◆ **WORK REQUIRED**
Give back each record precisely, pictures excluded.
____________________
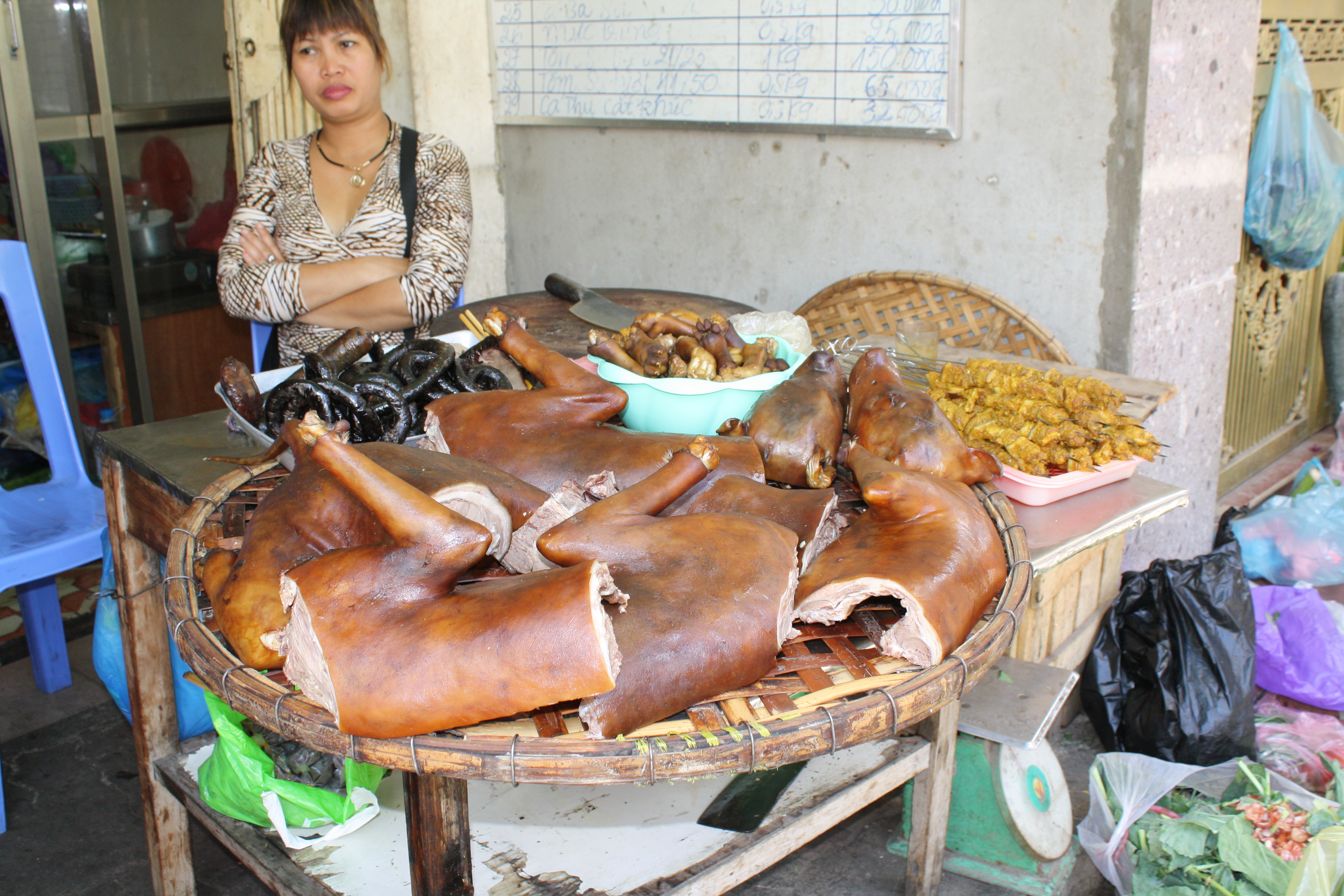 Dog meat in Hanoi, Vietnam.
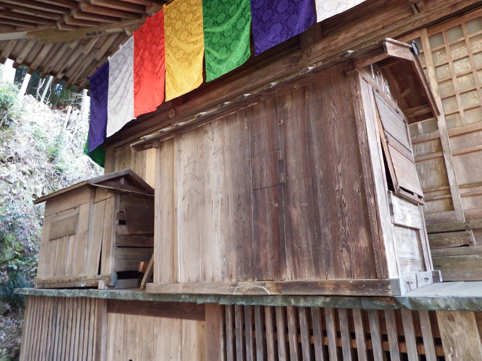 平等寺本堂に置かれている。
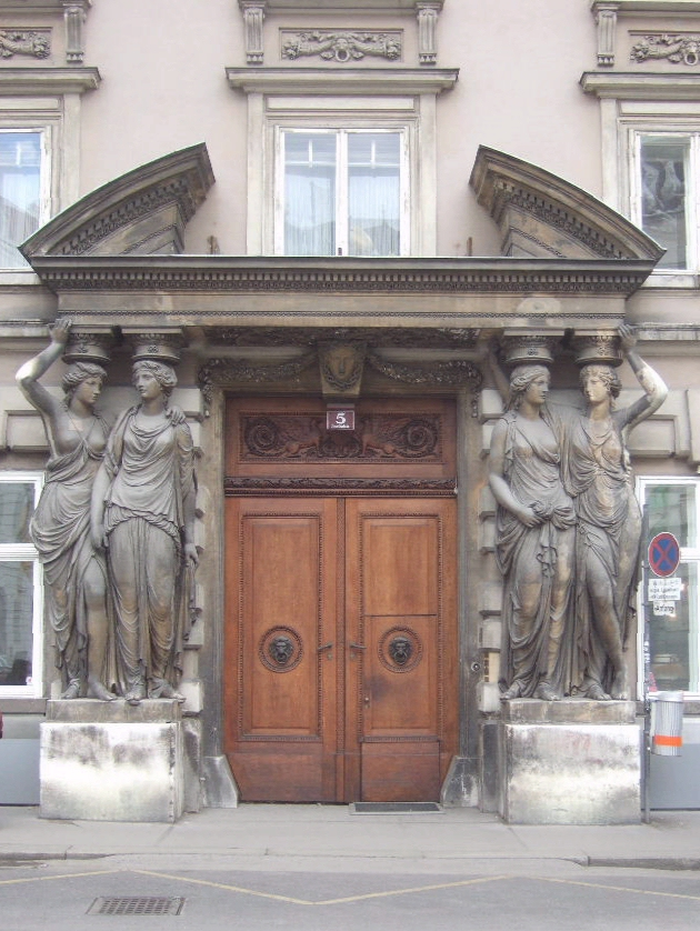 Wien: Portal des Palais Pallavicini am Josefsplatz mit vier von Franz Anton von Zauner gestalteten Karyatiden
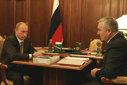 МОСКВА, КРЕМЛЬ. Встреча с Президентом Республики Ингушетия Муратом Зязиковым.
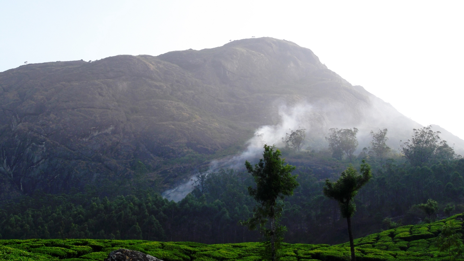 Devikulam Green Carpet
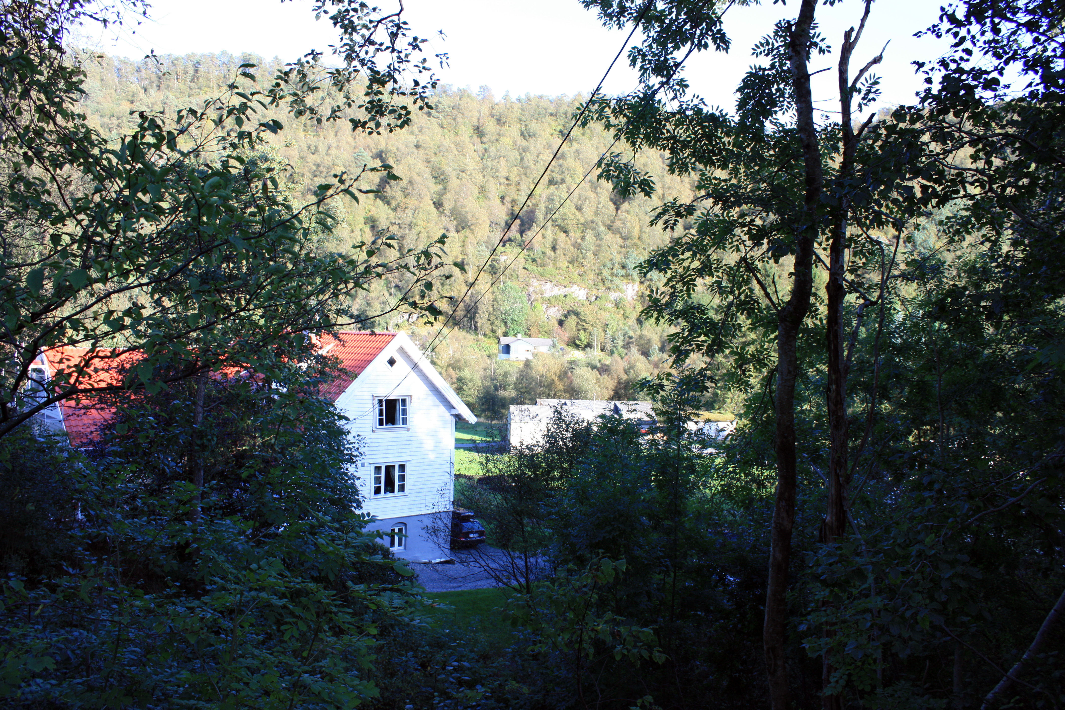 Nedre Dyngeland, Fana, Bergen.
____________________
◆ **SOLUTION TO THE PROBLEM**
 Dog meat in Hanoi, Vietnam.
 平等寺本堂に置かれている。
 Wien: Portal des Palais Pallavicini am Josefsplatz mit vier von Franz Anton von Zauner gestalteten Karyatiden
 МОСКВА, КРЕМЛЬ. Встреча с Президентом Республики Ингушетия Муратом Зязиковым.
 Devikulam Green Carpet
 Nedre Dyngeland, Fana, Bergen.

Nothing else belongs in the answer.